- **WHAT THE TASK ASKS**: Please repeat every record below exactly as written, but leave out the pictures.

Extracted data entries
□ □ □ □

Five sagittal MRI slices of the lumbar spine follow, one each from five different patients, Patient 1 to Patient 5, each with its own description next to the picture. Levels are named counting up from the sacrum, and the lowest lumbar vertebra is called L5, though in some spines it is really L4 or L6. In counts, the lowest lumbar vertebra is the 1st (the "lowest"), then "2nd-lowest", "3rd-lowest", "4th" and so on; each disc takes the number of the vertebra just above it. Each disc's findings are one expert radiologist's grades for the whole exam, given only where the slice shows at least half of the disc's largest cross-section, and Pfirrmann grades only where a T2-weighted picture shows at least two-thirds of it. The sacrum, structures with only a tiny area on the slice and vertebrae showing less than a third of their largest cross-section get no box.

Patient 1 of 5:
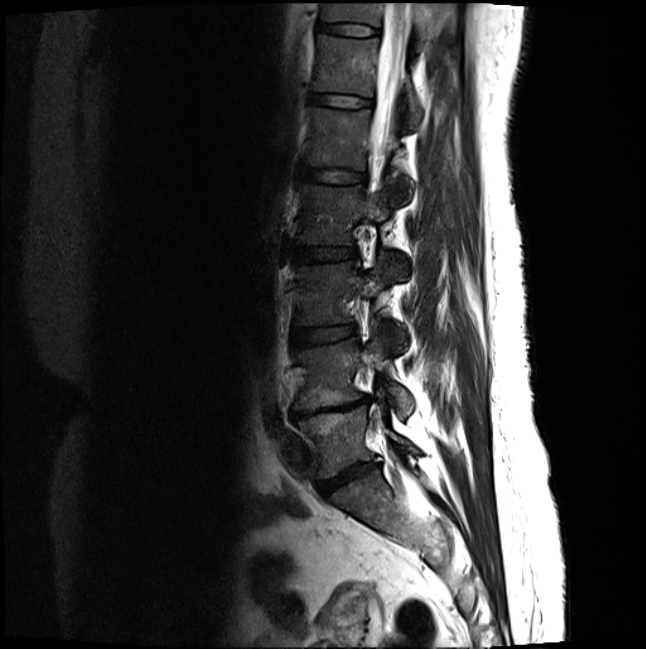
646x649 px. T2-weighted sagittal MRI of the lumbar spine. Field of view 300x302 mm.
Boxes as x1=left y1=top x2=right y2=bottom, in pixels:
Structures:
• T12 at x1=313 y1=32 x2=423 y2=126
• T12/L1 at x1=310 y1=92 x2=371 y2=106
• T11 at x1=320 y1=1 x2=457 y2=38
• disc T11/T12 at x1=318 y1=21 x2=377 y2=35
• L2 at x1=298 y1=182 x2=406 y2=277
• thecal sac / spinal canal at x1=371 y1=1 x2=409 y2=188
• L4 at x1=294 y1=333 x2=414 y2=417
• L4/L5 at x1=290 y1=396 x2=370 y2=419
• L1/L2 at x1=300 y1=165 x2=365 y2=182
• L3/L4 at x1=291 y1=325 x2=356 y2=347
• L2/L3 at x1=288 y1=244 x2=357 y2=260
• disc L5/S1 at x1=318 y1=462 x2=379 y2=496
• L1 at x1=304 y1=105 x2=411 y2=195
• L3 at x1=295 y1=255 x2=406 y2=348
• L5 at x1=299 y1=406 x2=418 y2=478

Radiological gradings:
• T11/T12: Pfirrmann grade 2
• L2/L3: Pfirrmann grade 2
• L1/L2: Pfirrmann grade 2
• L3/L4: Pfirrmann grade 2
• L5/S1: disc bulging, disc narrowing
• T12/L1: Pfirrmann grade 2
• L4/L5: Pfirrmann grade 5, Modic type II, upper-endplate change, disc bulging, lower-endplate change, disc narrowing

Patient 2 of 5:
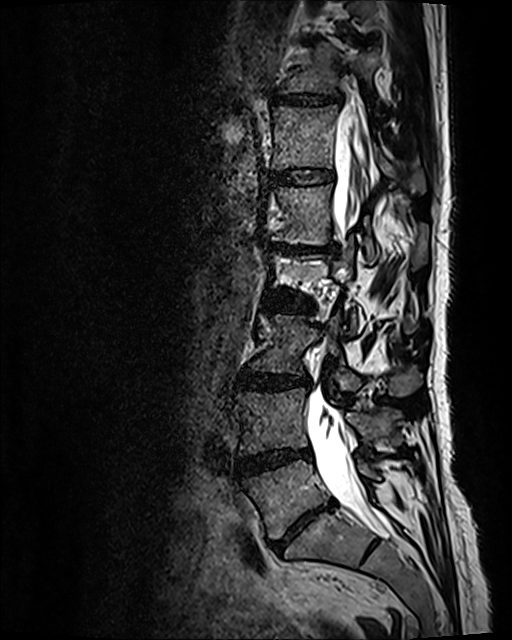

Lumbar spine MR, T2 SPACE (3D), sagittal.

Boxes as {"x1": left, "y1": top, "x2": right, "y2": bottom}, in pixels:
L4 — {"x1": 235, "y1": 387, "x2": 401, "y2": 455}.
IVD L4/L5 — {"x1": 236, "y1": 450, "x2": 310, "y2": 474}.
L1/L2 — {"x1": 267, "y1": 242, "x2": 336, "y2": 255}.
L2/L3 — {"x1": 264, "y1": 294, "x2": 311, "y2": 311}.
T11/T12 — {"x1": 270, "y1": 90, "x2": 345, "y2": 108}.
IVD T12/L1 — {"x1": 270, "y1": 167, "x2": 333, "y2": 186}.
L5/S1 — {"x1": 273, "y1": 504, "x2": 329, "y2": 550}.
Thecal sac / spinal canal — {"x1": 306, "y1": 105, "x2": 393, "y2": 537}.
T12 vertebra — {"x1": 271, "y1": 106, "x2": 425, "y2": 192}.
L1 vertebra — {"x1": 265, "y1": 184, "x2": 428, "y2": 269}.
T11 vertebra — {"x1": 282, "y1": 43, "x2": 381, "y2": 101}.
L3 vertebra — {"x1": 249, "y1": 313, "x2": 421, "y2": 397}.
L3/L4 — {"x1": 237, "y1": 371, "x2": 308, "y2": 389}.
L5 vertebra — {"x1": 242, "y1": 460, "x2": 379, "y2": 539}.

Per-level radiological findings:
• L4/L5: Pfirrmann grade 4, disc narrowing, disc bulging, Modic type II
• L5/S1: Modic type II, disc bulging, disc narrowing, lower-endplate change, upper-endplate change
• L1/L2: Pfirrmann grade 5, disc narrowing, upper-endplate change, Modic type II, lower-endplate change, disc bulging
• L3/L4: disc bulging
• T12/L1: Pfirrmann grade 2
• T11/T12: Pfirrmann grade 3, disc narrowing, disc bulging

Patient 3 of 5:
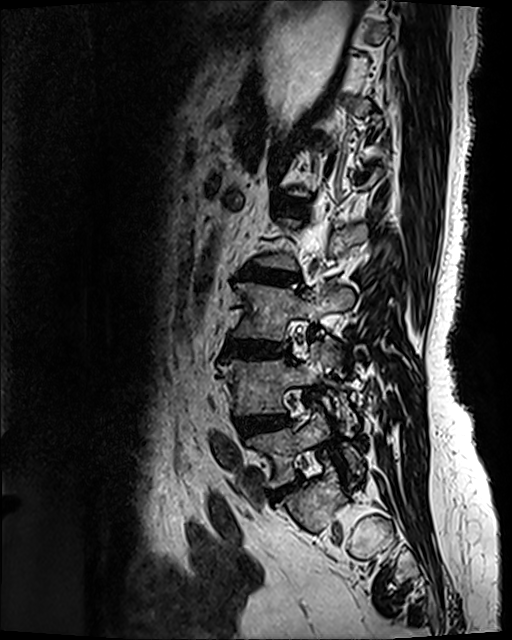 Lumbar spine MR, T2 SPACE (3D), sagittal | Patient sex: F

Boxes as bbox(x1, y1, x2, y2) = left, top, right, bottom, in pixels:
5th disc: bbox(275, 197, 306, 213).
3rd-lowest disc: bbox(225, 341, 290, 358).
4th disc: bbox(241, 266, 299, 284).
Lowest vertebra: bbox(246, 412, 360, 487).
3rd-lowest vertebra: bbox(234, 283, 353, 338).
Lowest disc: bbox(271, 479, 302, 498).
2nd-lowest disc: bbox(238, 417, 288, 437).
2nd-lowest vertebra: bbox(219, 337, 342, 428).

Degenerative findings by level:
  2nd-lowest disc: disc bulging
  3rd-lowest disc: Pfirrmann grade 4, disc narrowing, disc bulging, upper-endplate change, lower-endplate change, Modic type II
  4th disc: lower-endplate change, disc narrowing, disc bulging, upper-endplate change, Modic type II

Patient 4 of 5:
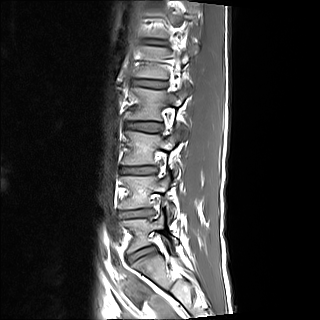 Slice 4/15, Lumbar spine MR, T1-weighted, sagittal, 320x320 px, Patient sex: M
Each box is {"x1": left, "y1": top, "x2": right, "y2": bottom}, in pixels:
Annotations:
* L1/L2 (5th disc) = {"x1": 134, "y1": 80, "x2": 165, "y2": 87}
* IVD L4/L5 (2nd-lowest disc) = {"x1": 119, "y1": 210, "x2": 151, "y2": 217}
* L5 (lowest vertebra) = {"x1": 121, "y1": 213, "x2": 179, "y2": 252}
* L2 (4th vertebra) = {"x1": 129, "y1": 84, "x2": 190, "y2": 139}
* L1 (5th vertebra) = {"x1": 136, "y1": 45, "x2": 196, "y2": 78}
* L3 (3rd-lowest vertebra) = {"x1": 123, "y1": 130, "x2": 180, "y2": 179}
* IVD L5/S1 (lowest disc) = {"x1": 129, "y1": 247, "x2": 154, "y2": 261}
* IVD L2/L3 (4th disc) = {"x1": 126, "y1": 123, "x2": 161, "y2": 131}
* IVD L3/L4 (3rd-lowest disc) = {"x1": 121, "y1": 167, "x2": 156, "y2": 173}
* L4 (2nd-lowest vertebra) = {"x1": 119, "y1": 174, "x2": 175, "y2": 222}

Radiological gradings:
- L3/L4 (3rd-lowest disc): lower-endplate change, disc narrowing, upper-endplate change
- L2/L3 (4th disc): lower-endplate change
- L1/L2 (5th disc): no herniation, bulging, narrowing, spondylolisthesis, endplate or Modic change recorded

Patient 5 of 5:
Lumbar spine MR, T2-weighted, sagittal; Slice 6 of 25; Field of view 280x281 mm

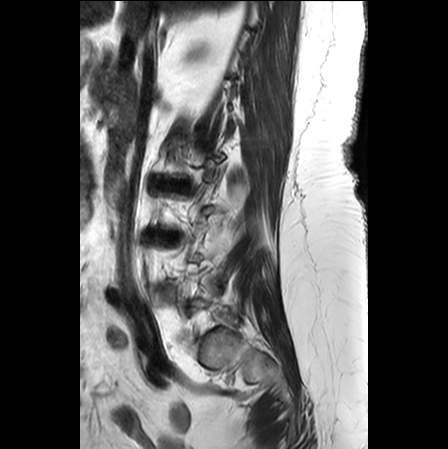 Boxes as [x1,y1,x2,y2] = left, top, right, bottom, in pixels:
- 3rd-lowest disc = [149,231,177,241]
- 4th disc = [157,180,187,193]

Degenerative findings by level:
- 3rd-lowest disc: upper-endplate change, lower-endplate change, disc narrowing, disc bulging
- 4th disc: Pfirrmann grade 5, disc narrowing, disc herniation, Modic type II, upper-endplate change, lower-endplate change

□ □ □ □

- **WRITTEN ANSWER**:
Five sagittal MRI slices of the lumbar spine follow, one each from five different patients, Patient 1 to Patient 5, each with its own description next to the picture. Levels are named counting up from the sacrum, and the lowest lumbar vertebra is called L5, though in some spines it is really L4 or L6. In counts, the lowest lumbar vertebra is the 1st (the "lowest"), then "2nd-lowest", "3rd-lowest", "4th" and so on; each disc takes the number of the vertebra just above it. Each disc's findings are one expert radiologist's grades for the whole exam, given only where the slice shows at least half of the disc's largest cross-section, and Pfirrmann grades only where a T2-weighted picture shows at least two-thirds of it. The sacrum, structures with only a tiny area on the slice and vertebrae showing less than a third of their largest cross-section get no box.

Patient 1 of 5:
646x649 px. T2-weighted sagittal MRI of the lumbar spine. Field of view 300x302 mm.
Boxes as x1=left y1=top x2=right y2=bottom, in pixels:
Structures:
• T12 at x1=313 y1=32 x2=423 y2=126
• T12/L1 at x1=310 y1=92 x2=371 y2=106
• T11 at x1=320 y1=1 x2=457 y2=38
• disc T11/T12 at x1=318 y1=21 x2=377 y2=35
• L2 at x1=298 y1=182 x2=406 y2=277
• thecal sac / spinal canal at x1=371 y1=1 x2=409 y2=188
• L4 at x1=294 y1=333 x2=414 y2=417
• L4/L5 at x1=290 y1=396 x2=370 y2=419
• L1/L2 at x1=300 y1=165 x2=365 y2=182
• L3/L4 at x1=291 y1=325 x2=356 y2=347
• L2/L3 at x1=288 y1=244 x2=357 y2=260
• disc L5/S1 at x1=318 y1=462 x2=379 y2=496
• L1 at x1=304 y1=105 x2=411 y2=195
• L3 at x1=295 y1=255 x2=406 y2=348
• L5 at x1=299 y1=406 x2=418 y2=478

Radiological gradings:
• T11/T12: Pfirrmann grade 2
• L2/L3: Pfirrmann grade 2
• L1/L2: Pfirrmann grade 2
• L3/L4: Pfirrmann grade 2
• L5/S1: disc bulging, disc narrowing
• T12/L1: Pfirrmann grade 2
• L4/L5: Pfirrmann grade 5, Modic type II, upper-endplate change, disc bulging, lower-endplate change, disc narrowing

Patient 2 of 5:

Lumbar spine MR, T2 SPACE (3D), sagittal.

Boxes as {"x1": left, "y1": top, "x2": right, "y2": bottom}, in pixels:
L4 — {"x1": 235, "y1": 387, "x2": 401, "y2": 455}.
IVD L4/L5 — {"x1": 236, "y1": 450, "x2": 310, "y2": 474}.
L1/L2 — {"x1": 267, "y1": 242, "x2": 336, "y2": 255}.
L2/L3 — {"x1": 264, "y1": 294, "x2": 311, "y2": 311}.
T11/T12 — {"x1": 270, "y1": 90, "x2": 345, "y2": 108}.
IVD T12/L1 — {"x1": 270, "y1": 167, "x2": 333, "y2": 186}.
L5/S1 — {"x1": 273, "y1": 504, "x2": 329, "y2": 550}.
Thecal sac / spinal canal — {"x1": 306, "y1": 105, "x2": 393, "y2": 537}.
T12 vertebra — {"x1": 271, "y1": 106, "x2": 425, "y2": 192}.
L1 vertebra — {"x1": 265, "y1": 184, "x2": 428, "y2": 269}.
T11 vertebra — {"x1": 282, "y1": 43, "x2": 381, "y2": 101}.
L3 vertebra — {"x1": 249, "y1": 313, "x2": 421, "y2": 397}.
L3/L4 — {"x1": 237, "y1": 371, "x2": 308, "y2": 389}.
L5 vertebra — {"x1": 242, "y1": 460, "x2": 379, "y2": 539}.

Per-level radiological findings:
• L4/L5: Pfirrmann grade 4, disc narrowing, disc bulging, Modic type II
• L5/S1: Modic type II, disc bulging, disc narrowing, lower-endplate change, upper-endplate change
• L1/L2: Pfirrmann grade 5, disc narrowing, upper-endplate change, Modic type II, lower-endplate change, disc bulging
• L3/L4: disc bulging
• T12/L1: Pfirrmann grade 2
• T11/T12: Pfirrmann grade 3, disc narrowing, disc bulging

Patient 3 of 5:
 Lumbar spine MR, T2 SPACE (3D), sagittal | Patient sex: F

Boxes as bbox(x1, y1, x2, y2) = left, top, right, bottom, in pixels:
5th disc: bbox(275, 197, 306, 213).
3rd-lowest disc: bbox(225, 341, 290, 358).
4th disc: bbox(241, 266, 299, 284).
Lowest vertebra: bbox(246, 412, 360, 487).
3rd-lowest vertebra: bbox(234, 283, 353, 338).
Lowest disc: bbox(271, 479, 302, 498).
2nd-lowest disc: bbox(238, 417, 288, 437).
2nd-lowest vertebra: bbox(219, 337, 342, 428).

Degenerative findings by level:
  2nd-lowest disc: disc bulging
  3rd-lowest disc: Pfirrmann grade 4, disc narrowing, disc bulging, upper-endplate change, lower-endplate change, Modic type II
  4th disc: lower-endplate change, disc narrowing, disc bulging, upper-endplate change, Modic type II

Patient 4 of 5:
 Slice 4/15, Lumbar spine MR, T1-weighted, sagittal, 320x320 px, Patient sex: M
Each box is {"x1": left, "y1": top, "x2": right, "y2": bottom}, in pixels:
Annotations:
* L1/L2 (5th disc) = {"x1": 134, "y1": 80, "x2": 165, "y2": 87}
* IVD L4/L5 (2nd-lowest disc) = {"x1": 119, "y1": 210, "x2": 151, "y2": 217}
* L5 (lowest vertebra) = {"x1": 121, "y1": 213, "x2": 179, "y2": 252}
* L2 (4th vertebra) = {"x1": 129, "y1": 84, "x2": 190, "y2": 139}
* L1 (5th vertebra) = {"x1": 136, "y1": 45, "x2": 196, "y2": 78}
* L3 (3rd-lowest vertebra) = {"x1": 123, "y1": 130, "x2": 180, "y2": 179}
* IVD L5/S1 (lowest disc) = {"x1": 129, "y1": 247, "x2": 154, "y2": 261}
* IVD L2/L3 (4th disc) = {"x1": 126, "y1": 123, "x2": 161, "y2": 131}
* IVD L3/L4 (3rd-lowest disc) = {"x1": 121, "y1": 167, "x2": 156, "y2": 173}
* L4 (2nd-lowest vertebra) = {"x1": 119, "y1": 174, "x2": 175, "y2": 222}

Radiological gradings:
- L3/L4 (3rd-lowest disc): lower-endplate change, disc narrowing, upper-endplate change
- L2/L3 (4th disc): lower-endplate change
- L1/L2 (5th disc): no herniation, bulging, narrowing, spondylolisthesis, endplate or Modic change recorded

Patient 5 of 5:
Lumbar spine MR, T2-weighted, sagittal; Slice 6 of 25; Field of view 280x281 mm

 Boxes as [x1,y1,x2,y2] = left, top, right, bottom, in pixels:
- 3rd-lowest disc = [149,231,177,241]
- 4th disc = [157,180,187,193]

Degenerative findings by level:
- 3rd-lowest disc: upper-endplate change, lower-endplate change, disc narrowing, disc bulging
- 4th disc: Pfirrmann grade 5, disc narrowing, disc herniation, Modic type II, upper-endplate change, lower-endplate change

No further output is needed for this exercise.